The businessman could have done this, the author suggests, by breaking down the manufacturing process into individual tasks. The female workers could be trained to do all of them, "without the need of possessing the tailoring skills required to produce the complete garment - and thus negating the need to pay the higher wages demanded by the experienced tailors".
This must have worked in practice, for "within a very short time" the Hyam family was being accused by newspapers such as The Northern Star and others of immoral business tactics.
No stopping them
Hyam Hyam had actually retired from the business in 1842. Sons Moses and Simon took the helm and began expanding their premises in St Botolph's Street and Queen Street.
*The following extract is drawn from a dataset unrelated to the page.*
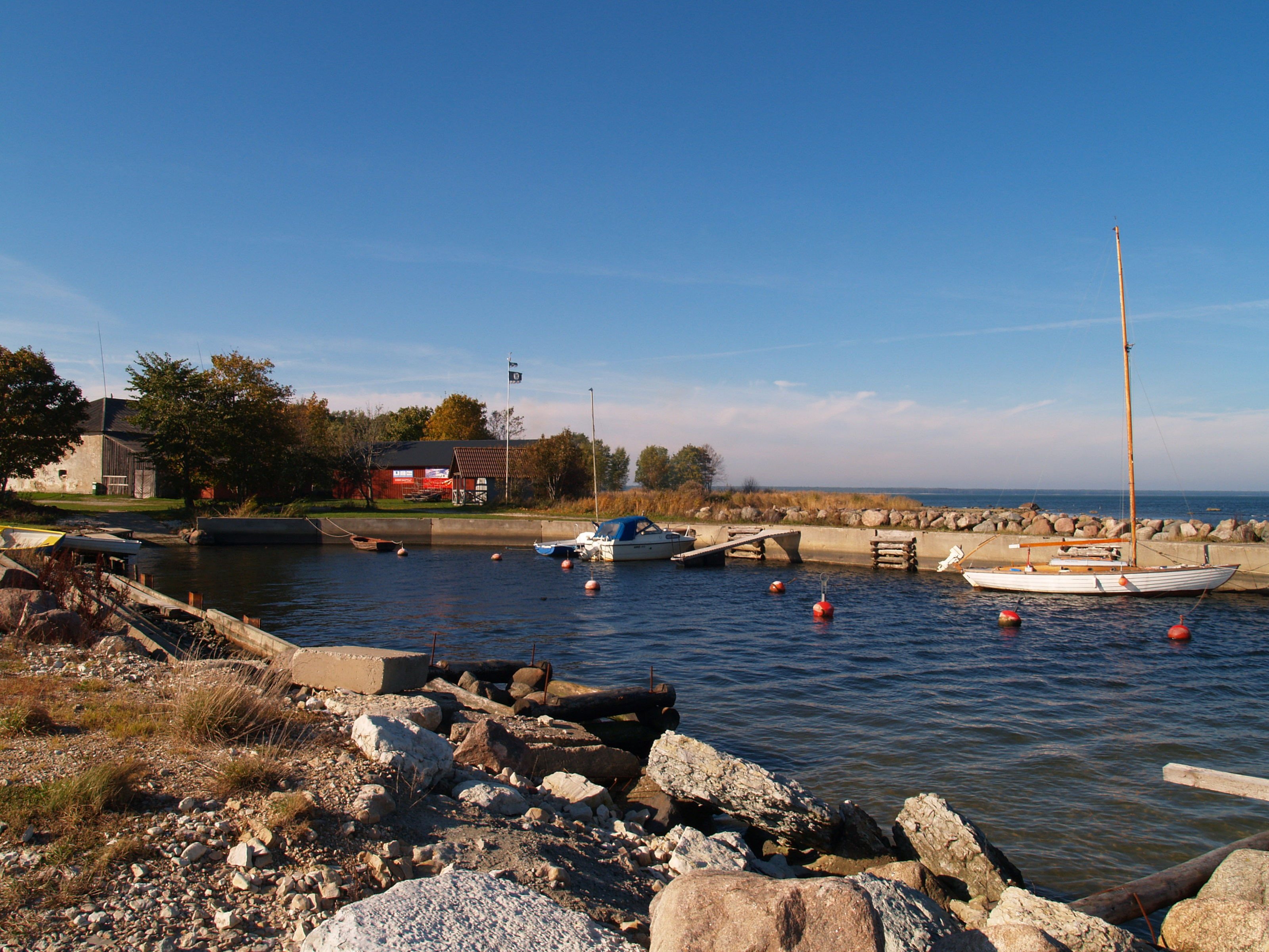 Kärdla sadam
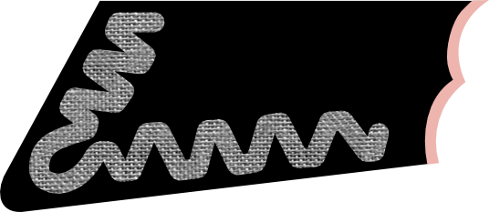 Łapka saperów na kołnierz kurtki - II RP

The trade was healthy, and they were soon joined by a clutch of competitors.
By 1845, the enterprise could boast of a string of retail "Emporiums" around the country.
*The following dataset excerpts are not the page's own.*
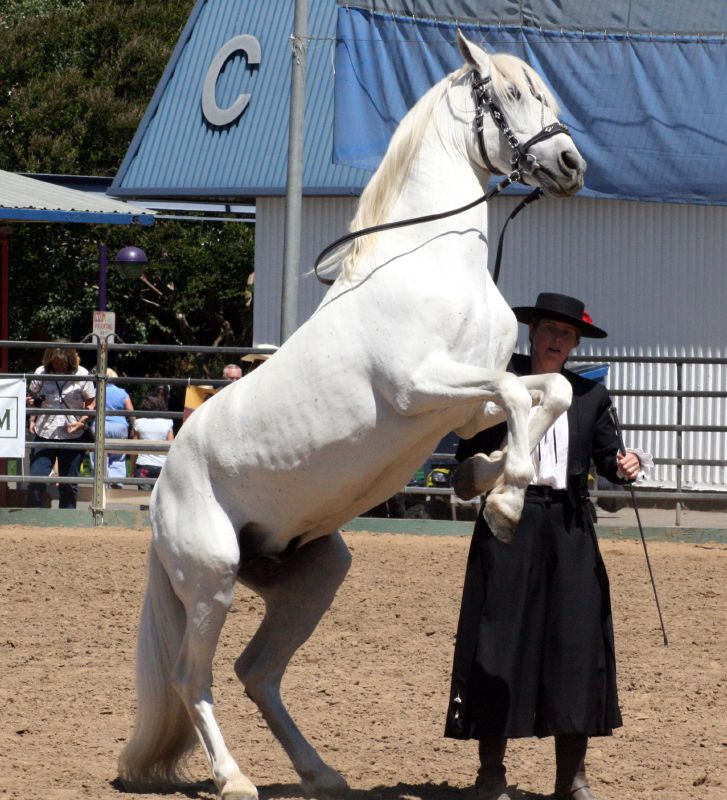 Andalusian
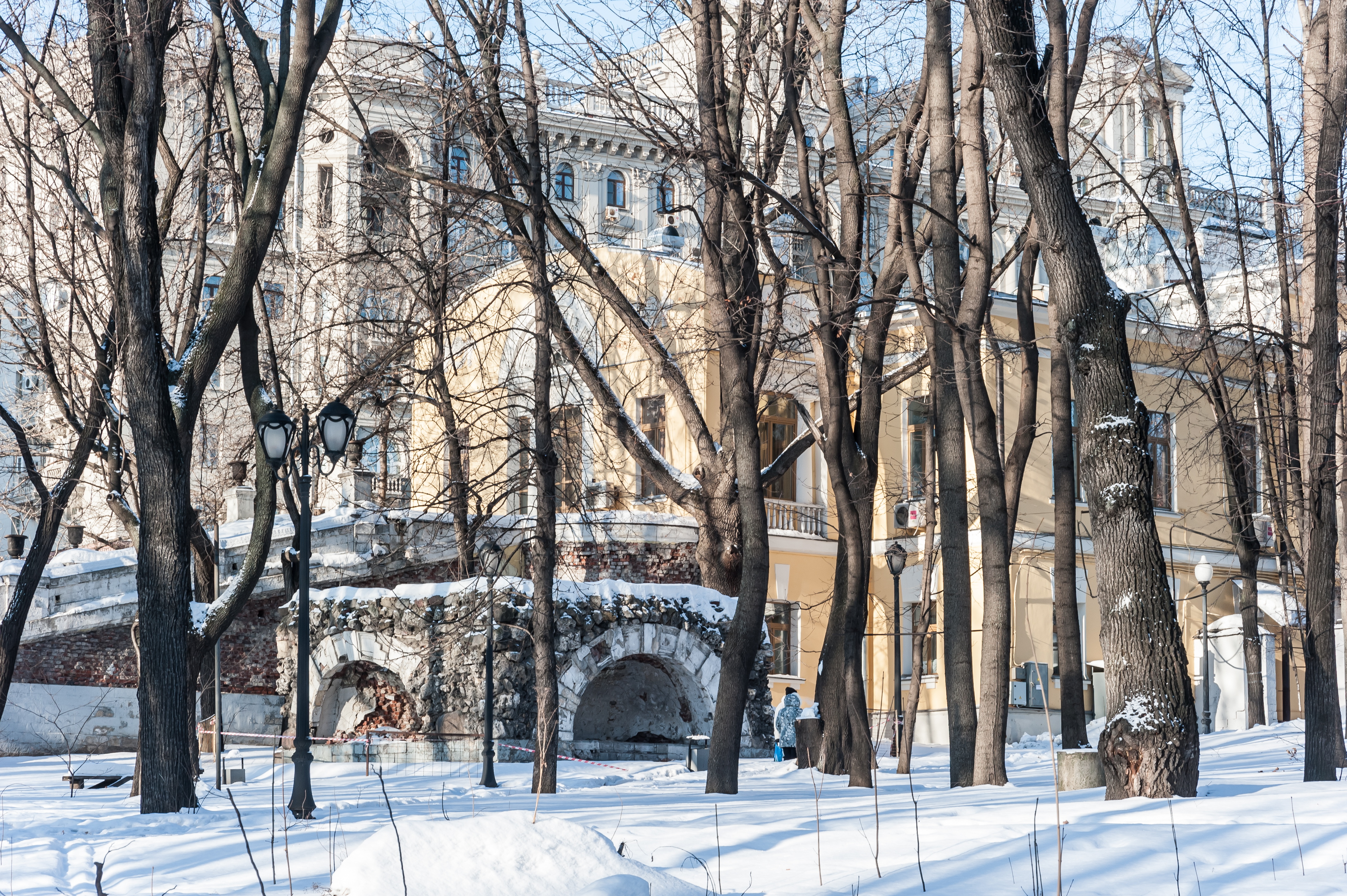 Москва. Земляной вал, 53
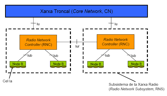 Esquema d'una xarxa troncal en UMTS
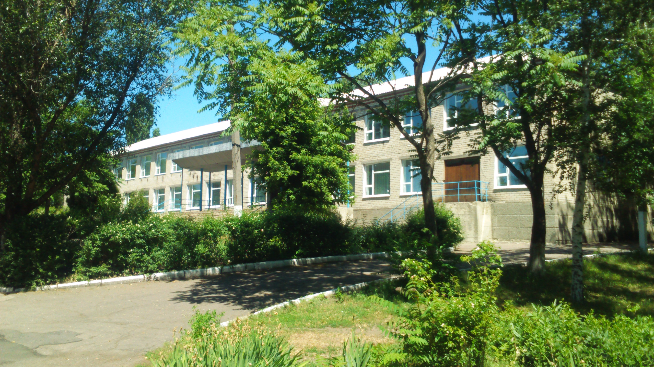 Добропі́лля — село в Україні, Добропільському районі Донецької області, над річкою Водяна.
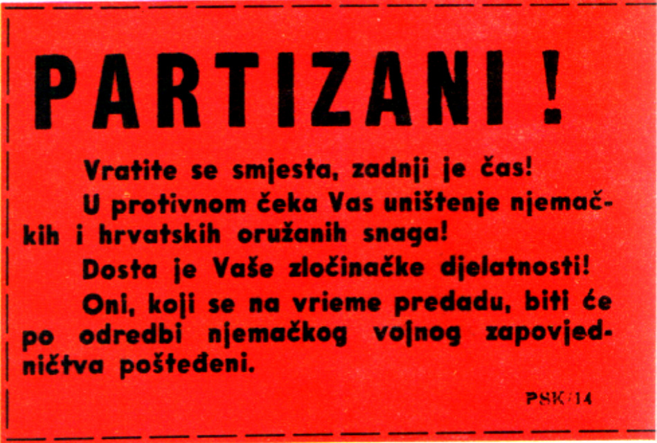 Srpskohrvatski / српскохрватски: Letak koji su Nemci bacali partizanima iz aviona, uoči bitke na Sutjesci. Na pozadini je pisalo: "Ovaj letak vriedi kao propustnica" na hrvatskom i na nemačkom.

"The Hyam family were therefore at the very forefront of the tailoring industry nationally, and certainly would appear to have preceded that of Leeds, which is thought to have started around 1853," writes Patrick.
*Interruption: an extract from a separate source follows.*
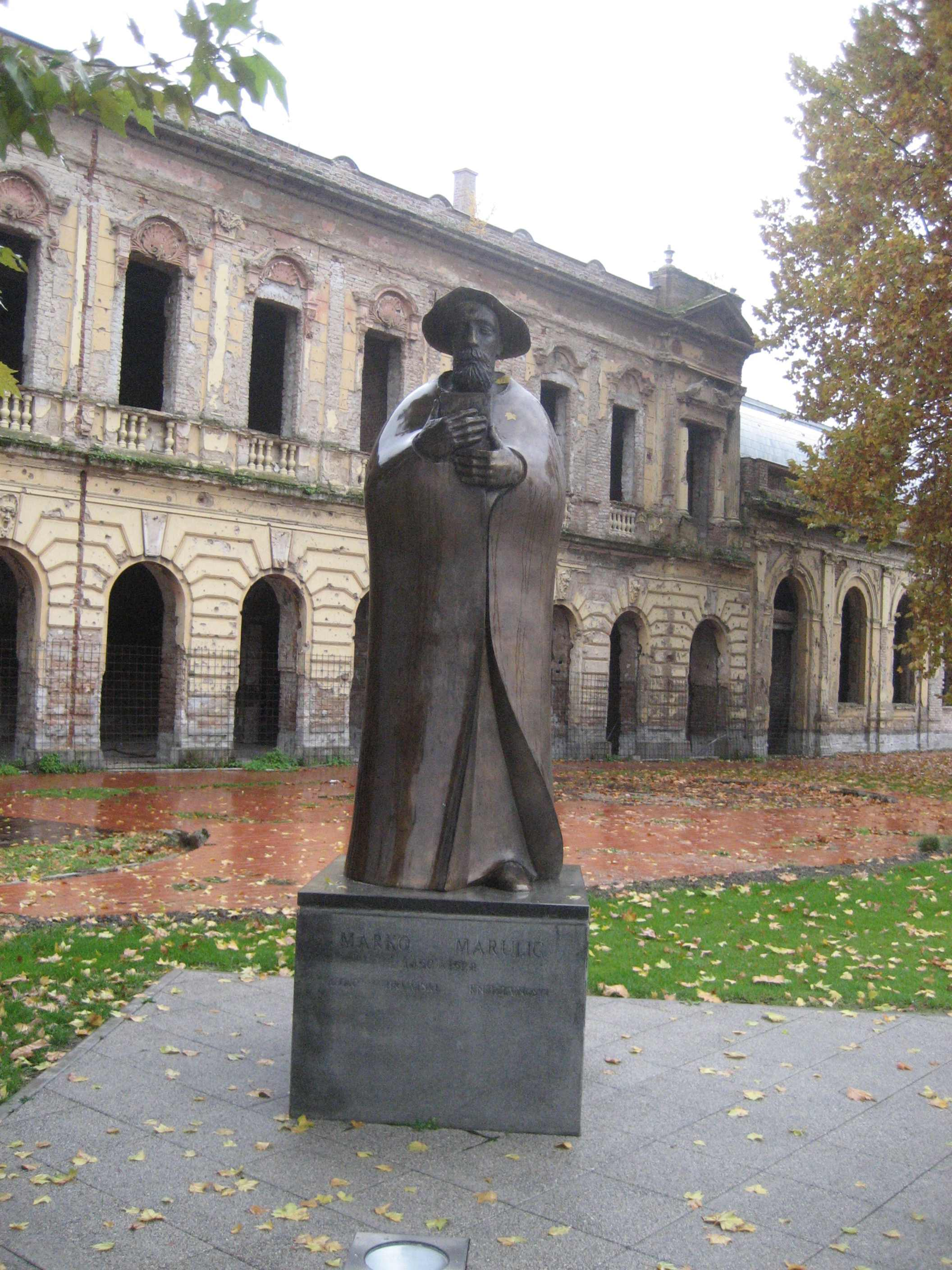 Marko Marulic Denkmal in Vukovar by Vasko Lipovac
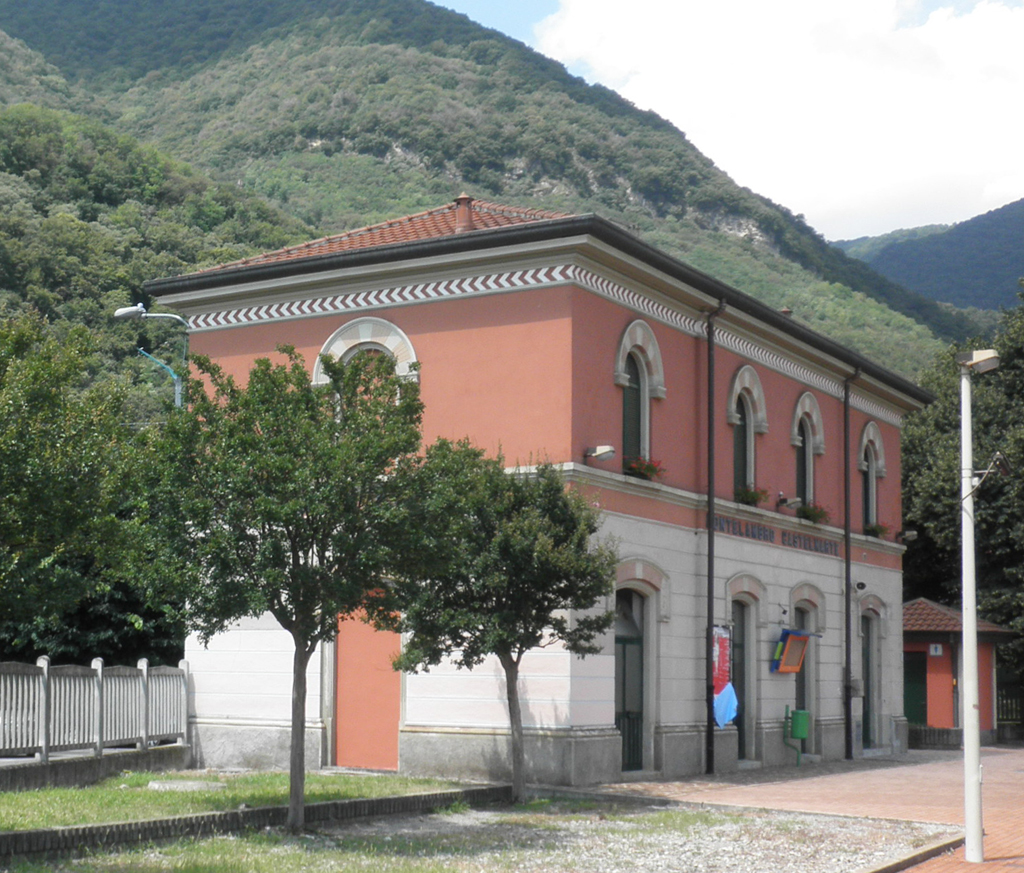 Stazione ferroviaria di Pontelambro-Castelmarte

In 1867 the Hyam brothers opened a purpose-built factory in Abbeygate Street, Colchester, for about 100 machinists. They also had hundreds more outworkers toiling in their own homes. By the late 1880s, the number of factory workers had grown to about 300.
"Most of the cloth at this time was being cut out by the firm's skilled cutters in London and sent down to Colchester by rail to be made up by their local female workers."
By the early 1900s, several more tailoring firms had moved production to Colchester, Patrick points out. These included Hart & Levy, from Leicester, and Hollington's from London.
Did tailoring staff prosper? The book says that in 1912, at the time of an inquiry into the earnings of female outworkers, Colchester Manufacturing Company stated the average weekly wage of rural outworkers was 10 shillings and three pence. The typical agricultural worker was getting between 12-and-a-half shillings and 14 shillings.
End of a golden era
Patrick says the Colchester tailoring industry continued to thrive between the wars, with mothers, daughters and granddaughters following each other into the sector.
"However, from around the 1950s the trade entered into a period of decline, and within twenty or so years it had virtually ceased to exist. Today there is very little evidence on display to suggest that a tailoring industry ever existed in the town."
He also concedes it is "probably one of the best-kept secrets relating to Colchester's recent industrial past".
Patrick Denney's paperback 'Colchester at Work - People and industries through the years' traces local commerce and enterprise from the late Iron Age. He covers, among other periods, the woollen cloth era of the Middle Ages and the importance of the Paxman engineering business.
In the early 1900s, for instance, many Paxman engines and boilers left the factory for far-off places such as South Africa, Russia, China and Japan. In 1902 the company installed steam-generating equipment for the Mexico Gas and Electric Light Company in Monterey.
Colchester at Work is from Amberley Publishing at £14.99.